En avril 1972, soit près d'un an et demi plus tard, sont capturés "This Old Fool et "Honeydripper", les septièmes et dixièmes pistes du vinyle. Avec ceux-ci ajoutés, "Play the Blues" voit le jour la même année, après un délai interminable pour causes contractuelles. Ces deux pièces sont incorporés par le J. Geils Band de Boston, formé en 1967. Junior Wells et Clapton ne sont pas présents à cette période, remplacés respectivement par les sublimes Magic Dick à l'harmonica et Jay Geils à la guitare. "Honeydripper" est un extrait instrumental des plus exotiques. "I Don't Know" et "Bad Bad Whiskey" au refrain entêtant, où l'on entend Clapton à la technique du bottleneck, sont issus des sessions d'octobre 1970.
Ainsi, Buddy Guy et Junior Wells signent ici leur œuvre majeure des seventies, après "Hoodoo Man Blues" lors des sixties, et, en cette fructueuse année 1972, aux côtés de "I'll Play the Blues for You" d'Albert King, "Bad News is Coming" de Luther Allison, ou encore "Never Get Out of These Blues Alive" de John Lee Hooker, qui sont parmi les albums les plus inspirés pour chaque bluesmen.

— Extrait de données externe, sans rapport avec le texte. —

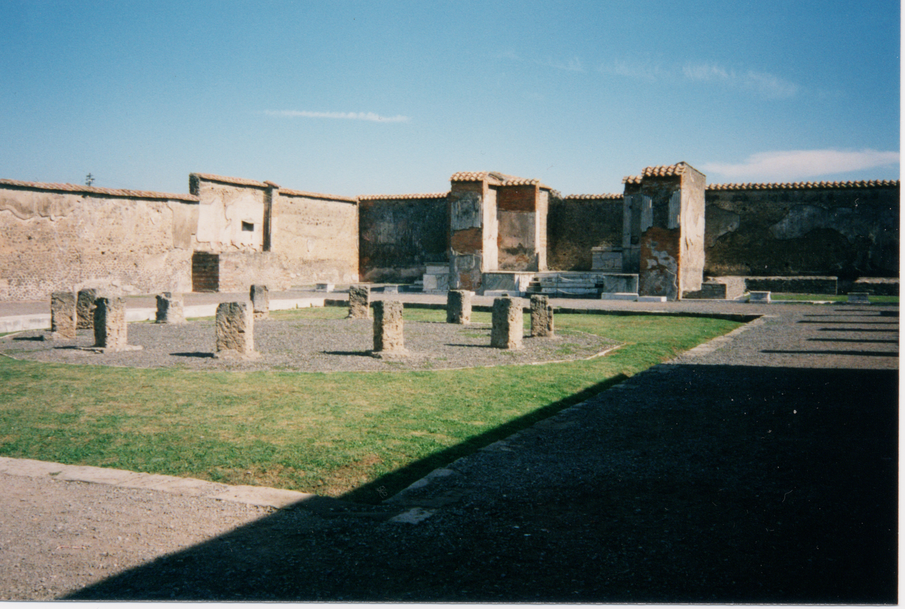 Macellum in Pompeii, Italia
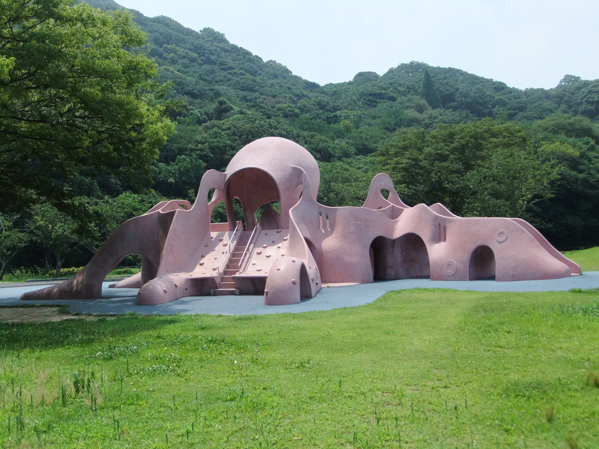 和布刈公園の「タコの山」
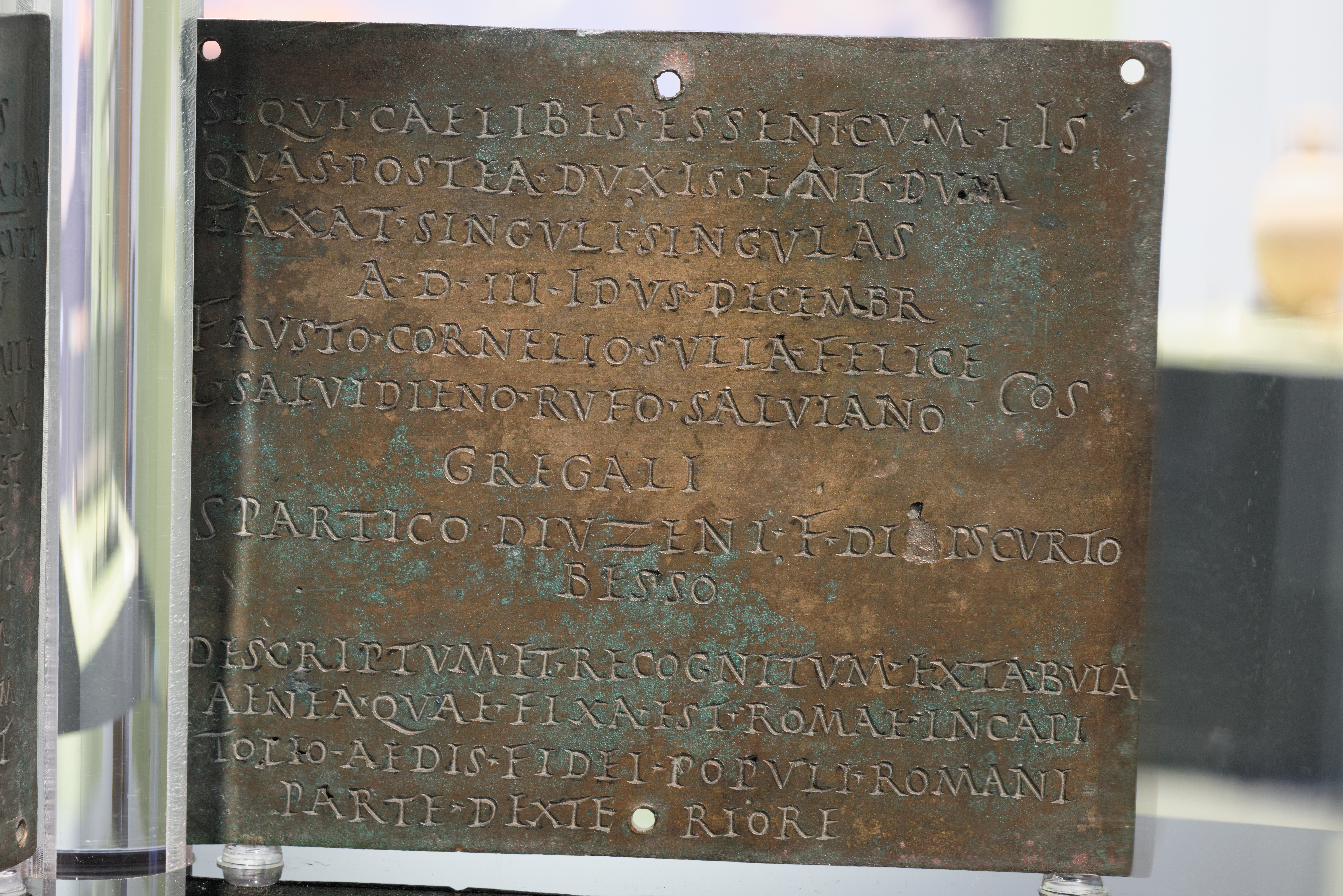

Nos deux héros vont continuer leur liaison artistique dans les temps à venir, notamment sur "Going Back" de 1981, ou "Pleading the Blues" de 1979. Wells expirera le 15 janvier 1998, laissant derrière lui une carrière inoubliable. Quant à Buddy Guy, il a aujourd'hui 88 ans, avec à son actif presque 30 albums. Il aura su réémerger à presque chaque début de décennie, puisque parmi ses albums les plus marquants figurent ceux de 1981, 1991, et 2001. "The Blues Don't Lie", de 2022, est actuellement son disque le plus récent. A plusieurs reprises, Stevie Ray Vaughan reprendra des classiques de ce dernier, lui apportant un soutien supplémentaire bien mérité. Enfin "Play the Blues" est indubitablement un fabuleux témoignage du blues, à posséder de toute urgence.